This is not, however, a new situation. The Muslim monarchs, ruling elite classes and the Mullahs, have been playing at this game for two or three centuries. Islamic feeling and Islamic solidarity has been kept alive by the common people of Islamic countries, and the Islamic identity, its crisis, ant its protection has been a matter entirely left to the Muslim masses to bother about. It is quite in accordance with the prophecy in the HADITH which says that in the end Islam would be left only among the common people.

The common Muslims, therefore, must reorganise themselves for the task of maintaining the Islamic identity. And that is the meaning of the Islamic upsurge of today - as far as the participation of the masses is concerned. The problems of reconstruction of Islamic thought in the light of social, economic, political changes that have taken place in the 20th century are essentially their problems. It is they who have to come to grips with the changes in life conditions and make adjustments in their thinking and behaviour - while at the same time remaining Muslims as well.

For instance the most important juristic matter with which we are concerned in Pakistan today is the question of the political structure of an Islamic state.
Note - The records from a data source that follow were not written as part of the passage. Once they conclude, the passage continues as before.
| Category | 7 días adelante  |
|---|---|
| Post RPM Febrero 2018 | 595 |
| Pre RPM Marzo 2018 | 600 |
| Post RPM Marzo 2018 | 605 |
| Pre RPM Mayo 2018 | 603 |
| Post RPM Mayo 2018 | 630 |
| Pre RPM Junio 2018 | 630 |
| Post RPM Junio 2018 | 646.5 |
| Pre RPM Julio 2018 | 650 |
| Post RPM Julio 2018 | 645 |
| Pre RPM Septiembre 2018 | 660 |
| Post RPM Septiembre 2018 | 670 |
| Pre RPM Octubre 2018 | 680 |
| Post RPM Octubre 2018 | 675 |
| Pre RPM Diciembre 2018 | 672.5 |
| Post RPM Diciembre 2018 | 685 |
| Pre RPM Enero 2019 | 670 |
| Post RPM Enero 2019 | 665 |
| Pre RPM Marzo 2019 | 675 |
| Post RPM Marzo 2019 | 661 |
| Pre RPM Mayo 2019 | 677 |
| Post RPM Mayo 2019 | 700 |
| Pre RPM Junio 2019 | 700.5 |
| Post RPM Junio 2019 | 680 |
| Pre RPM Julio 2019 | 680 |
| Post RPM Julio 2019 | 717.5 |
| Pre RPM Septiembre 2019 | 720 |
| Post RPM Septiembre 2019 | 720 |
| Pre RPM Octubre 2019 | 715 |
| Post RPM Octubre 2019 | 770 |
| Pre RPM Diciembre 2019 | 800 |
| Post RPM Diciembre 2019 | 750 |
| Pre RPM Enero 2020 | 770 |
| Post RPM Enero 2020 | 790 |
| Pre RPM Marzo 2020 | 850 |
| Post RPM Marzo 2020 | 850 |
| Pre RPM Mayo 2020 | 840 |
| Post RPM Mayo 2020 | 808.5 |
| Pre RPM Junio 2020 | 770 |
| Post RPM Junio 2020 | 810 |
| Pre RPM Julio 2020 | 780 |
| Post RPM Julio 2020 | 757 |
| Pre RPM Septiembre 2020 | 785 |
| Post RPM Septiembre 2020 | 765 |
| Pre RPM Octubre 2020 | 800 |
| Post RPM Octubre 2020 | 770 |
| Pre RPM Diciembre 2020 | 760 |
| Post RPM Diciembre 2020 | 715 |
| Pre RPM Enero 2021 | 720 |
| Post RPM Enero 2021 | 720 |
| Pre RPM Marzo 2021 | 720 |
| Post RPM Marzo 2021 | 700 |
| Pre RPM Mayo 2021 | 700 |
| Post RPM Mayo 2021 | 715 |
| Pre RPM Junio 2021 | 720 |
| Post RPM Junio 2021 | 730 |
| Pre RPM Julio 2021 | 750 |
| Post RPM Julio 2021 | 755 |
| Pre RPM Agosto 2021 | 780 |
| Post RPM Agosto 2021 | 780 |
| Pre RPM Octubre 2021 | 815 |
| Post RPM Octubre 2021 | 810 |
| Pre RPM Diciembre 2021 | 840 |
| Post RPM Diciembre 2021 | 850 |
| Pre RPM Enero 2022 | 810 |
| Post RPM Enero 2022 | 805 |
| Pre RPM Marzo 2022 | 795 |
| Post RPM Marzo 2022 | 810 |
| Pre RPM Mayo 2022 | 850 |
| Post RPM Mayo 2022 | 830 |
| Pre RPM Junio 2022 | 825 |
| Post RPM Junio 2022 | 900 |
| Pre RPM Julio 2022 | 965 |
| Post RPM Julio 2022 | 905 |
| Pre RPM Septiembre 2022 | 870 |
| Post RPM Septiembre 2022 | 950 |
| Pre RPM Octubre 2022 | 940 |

It is something which is of concern to all Muslims, and it is an urgent matter. Who is the ruler, the sovereign, the legislator, the administrator, in an Islamic state?
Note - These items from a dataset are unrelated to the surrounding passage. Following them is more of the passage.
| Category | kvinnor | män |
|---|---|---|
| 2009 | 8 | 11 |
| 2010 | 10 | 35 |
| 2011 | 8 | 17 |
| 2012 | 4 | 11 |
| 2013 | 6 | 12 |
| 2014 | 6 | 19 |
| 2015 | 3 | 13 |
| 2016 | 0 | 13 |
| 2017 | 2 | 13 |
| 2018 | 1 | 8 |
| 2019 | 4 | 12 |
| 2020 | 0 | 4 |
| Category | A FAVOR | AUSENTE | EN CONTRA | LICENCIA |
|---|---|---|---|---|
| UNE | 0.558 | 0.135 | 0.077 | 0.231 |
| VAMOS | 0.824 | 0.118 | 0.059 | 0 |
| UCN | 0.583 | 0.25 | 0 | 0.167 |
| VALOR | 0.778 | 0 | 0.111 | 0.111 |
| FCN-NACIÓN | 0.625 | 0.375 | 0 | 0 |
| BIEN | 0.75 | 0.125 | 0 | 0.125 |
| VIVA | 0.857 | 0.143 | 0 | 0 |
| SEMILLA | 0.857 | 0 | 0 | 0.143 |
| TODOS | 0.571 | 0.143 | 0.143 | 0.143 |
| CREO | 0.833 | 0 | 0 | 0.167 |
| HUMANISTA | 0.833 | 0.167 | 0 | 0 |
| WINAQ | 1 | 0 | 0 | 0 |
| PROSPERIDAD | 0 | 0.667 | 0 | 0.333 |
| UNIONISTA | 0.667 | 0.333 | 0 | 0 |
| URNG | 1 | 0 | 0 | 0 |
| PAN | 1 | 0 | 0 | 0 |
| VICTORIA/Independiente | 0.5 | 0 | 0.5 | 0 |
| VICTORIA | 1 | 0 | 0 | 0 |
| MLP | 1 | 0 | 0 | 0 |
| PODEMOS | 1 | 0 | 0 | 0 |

Pat comes the answer - God Almighty is the sole sovereign in an Islamic state and nobody else but He. But is this really so in fact -for instance in Pakistan ?

If it were so, all this debate about the Islamic system of government which has gone on for the last five years -in fact since the very beginning of Pakistan -would be entirely pointless. Today practically everybody in Pakistan , all the political parties, of right, left and centre, of Islamic fundamentalists and socialists, are agitating that it is not the army or the civil bureaucracy, or the vested interests, but the people who must be the rulers in this country, through their freely elected representatives. It is they who should have the power to govern, to rule, to frame laws and administer the affairs of the country. In contrast, only a handful of odd bodies and nobodies seem to be against this.

In neither case is the argument settled by saying that let God be allowed to function in his capacity as political sovereign, as he is the sovereign of all that happens in the universe. And that for a very simple reason, which was stated by Hazrat Ali when the KHWARIJ proposed that the Caliph is an unnecessary institution since God is the sovereign. In reply he said -that this was a truth but geared to the service of a falsehood, because the institution of the state is necessary for human society, and temporal ruler is therefore essential, otherwise every individual would become his own lawgiver and society turn into anarchy. That is why the KHWARIJ are regarded as an anarchist movement in early Islam.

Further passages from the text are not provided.